Python implements simple picture crawlers and saves

Source: Internet
Author: User

First PO Code

 #coding =utf-8import urllib.request #3之前的版本直接用urllib即可, the same as # The module provides an interface for reading data from a Web page, allowing us to read the data on WWW or FTP as if it were a local file import reimport osdef gethtml (URL): page = Urllib.request.urlopen (    URL);    html = Page.read (); return html;def getimg (HTML): Imglist = Re.findall (' img src= ' (http.*?) ', HTML) #1 #http. *? indicates a non-greedy pattern match, as long as HTTP is matched to completion, No longer look at the back of the match, that is, in order to make the entire match success, the use of a minimum of repeated return imglisthtml = gethtml ("https://www.zhihu.com/question/39731953"). Decode    ("Utf-8"); Imagesurl = getimg (HTML); if os.path.exists ("d:/imags") = = False:os.mkdir ("D:/imags"); Count = 0; #文件的起始名称为 0 for URL in imagesurl:print (URL) if (Url.find ('. ')! =-1): #2 name = Url[url.find ('. ', Len (URL)-5)        :];        bytes = Urllib.request.urlopen (URL);  f = open ("d:/imags/" +str (count) +name, ' WB ');        #代开一个文件, prepare to write to the file F.write (Bytes.read ()) in binary, #write并不是直接将数据写入文件, but write to the memory-specific buffer F.flush (), #将缓冲区的数据立即写入缓冲区, and empty the buffer F.close (); #关闭文件 count+=1; 

Code Analysis:

1.re.findall syntax: FindAll (parttern,string,flags=0)

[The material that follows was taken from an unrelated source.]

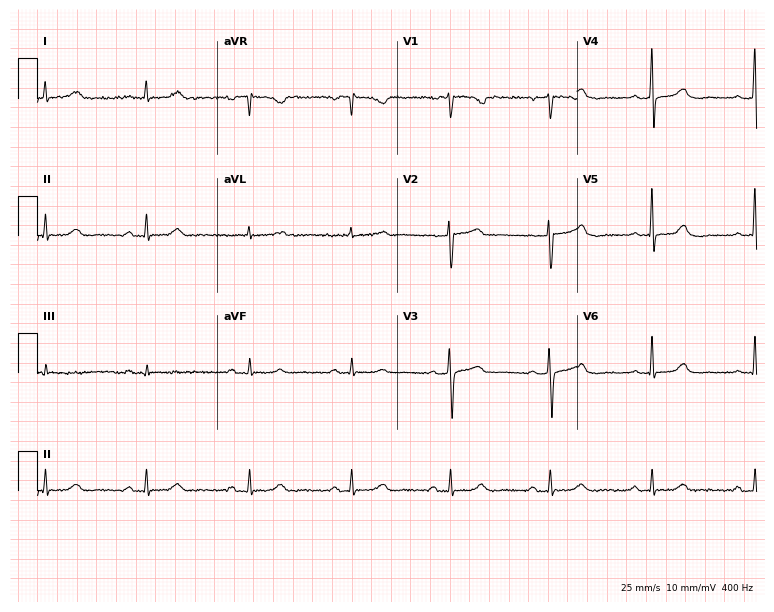
12-lead ECG from a 65-year-old woman (7.3-second recording at 400 Hz). No first-degree AV block, right bundle branch block (RBBB), left bundle branch block (LBBB), sinus bradycardia, atrial fibrillation (AF) or sinus tachycardia recorded for this tracing. Findings outside these six are not listed.

Meaning: Returns all strings in a string that match Partten, and returns the form array

2.find () Syntax: Find (Str,pos_start,pos_end)

Meaning: In the URL to find the location of the STR string, Pos_start refers to the location from which to start, the default value is 0, the default location of the lookup, the default value is-1, if not found in the URL str, then return-1

Python implements simple picture crawlers and saves

Contact Us

The content source of this page is from Internet, which doesn't represent Alibaba Cloud's opinion; products and services mentioned on that page don't have any relationship with Alibaba Cloud. If the content of the page makes you feel confusing, please write us an email, we will handle the problem within 5 days after receiving your email.

If you find any instances of plagiarism from the community, please send an email to: info-contact@alibabacloud.com and provide relevant evidence. A staff member will contact you within 5 working days.

A Free Trial That Lets You Build Big!

Start building with 50+ products and up to 12 months usage for Elastic Compute Service

  • Sales Support

    1 on 1 presale consultation

  • After-Sales Support

    24/7 Technical Support 6 Free Tickets per Quarter Faster Response

  • Alibaba Cloud offers highly flexible support services tailored to meet your exact needs.